Er is namelijk nauwelijks onderzoek gedaan op dit gebied en er is weinig over gepubliceerd. Zelfs bij het Nederlands Instituut voor Oorlogsdocumentatie is er nog geen Wehrmachtstudie verschenen. Het enige dat een poging in die richting doet is het boek ‘Standort Holland’ van Aad Jongbloed, uit 1995, waarin enkele Duitse soldaten vertellen over hun oorlogstijd in Nederland. En in het in 2003 verschenen boek ‘We leven nog’ van Bart van der Boom, zijn rapporten te lezen die de Wehrmacht over Nederland bijhield om inzicht te krijgen in de houding van Nederlanders ten aanzien van de bezetter.

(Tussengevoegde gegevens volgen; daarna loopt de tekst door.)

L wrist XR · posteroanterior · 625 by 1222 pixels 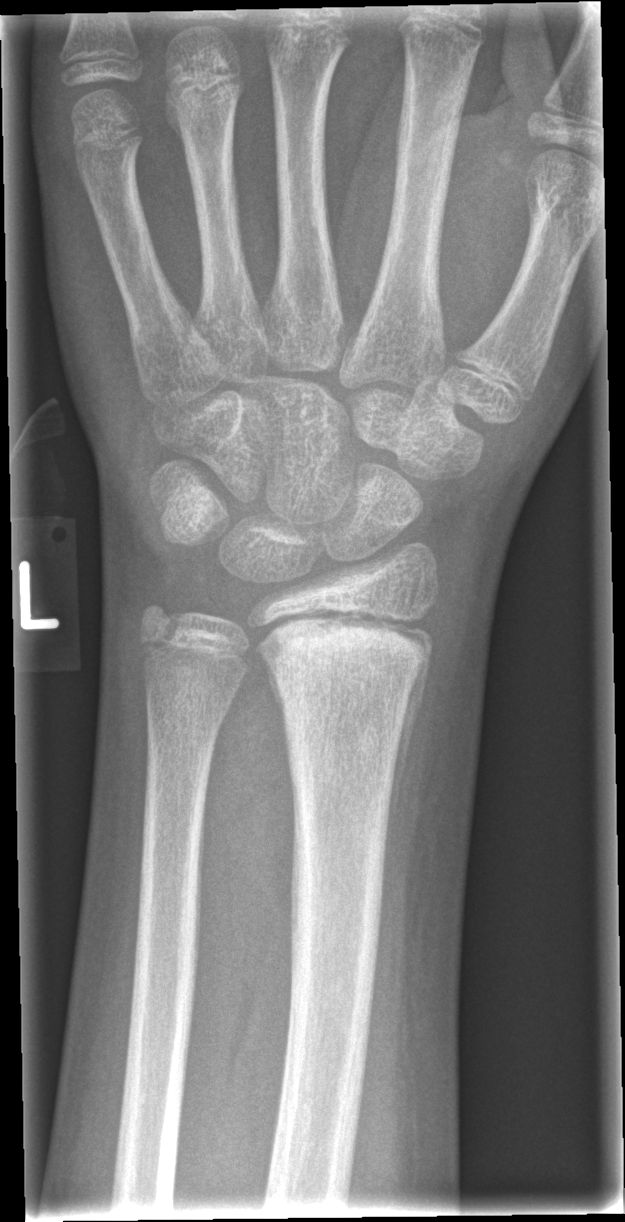
FINDINGS: Two bone fractures at bbox(256, 605, 436, 709), bbox(132, 591, 189, 657). Osteopenic. Two periosteal thickening at bbox(384, 629, 435, 873) bbox(265, 654, 288, 735). Fracture classified AO/OTA 23r-E/2.1; 23u-E/7.

Toch lijkt er nu, 60 jaar na de bevrijding, voorzichtig weer wat aandacht voor te komen. Als voorbeeld hiervoor kan de tentoonstelling ‘Ongenode Gasten, het dagelijks leven van de Duitse bezetter tijdens de Tweede Wereldoorlog’ in de Dordrechtse Kunstkerk worden genoemd. Hier wordt aan de hand van foto’s van Duitse soldaten geprobeerd iets van het leven van alledag van deze mannen te verbeelden. Maar hier moeten we het tot op heden mee blijven doen.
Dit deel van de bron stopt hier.